Prompt — All lines from the one containing "organism: C. elegans" through the final line of the records below should be reproduced exactly, with the pictures left out.

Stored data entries

§ §

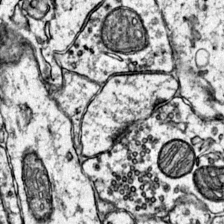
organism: Mouse
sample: Primary visual cortex
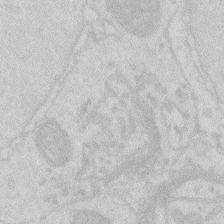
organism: Zebrafish
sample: Macrophage
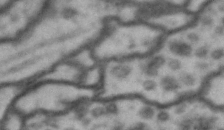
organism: Drosophila
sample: Brain
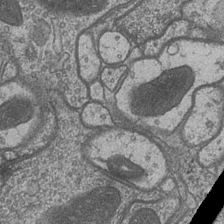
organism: Drosophila
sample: Optic medulla
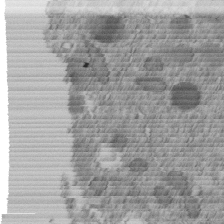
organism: C. elegans
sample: C. elegans embryo early stage
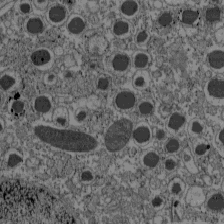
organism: C57BL Mouse
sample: Pancreatic islet
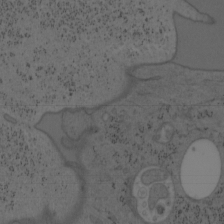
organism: Mouse
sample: OT-I killer T cells with ID8 ovarian cancer cells
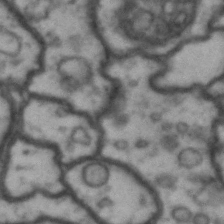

§ §

Your response —
organism: C. elegans
sample: C. elegans embryo early stage
organism: C57BL Mouse
sample: Pancreatic islet
organism: Mouse
sample: OT-I killer T cells with ID8 ovarian cancer cells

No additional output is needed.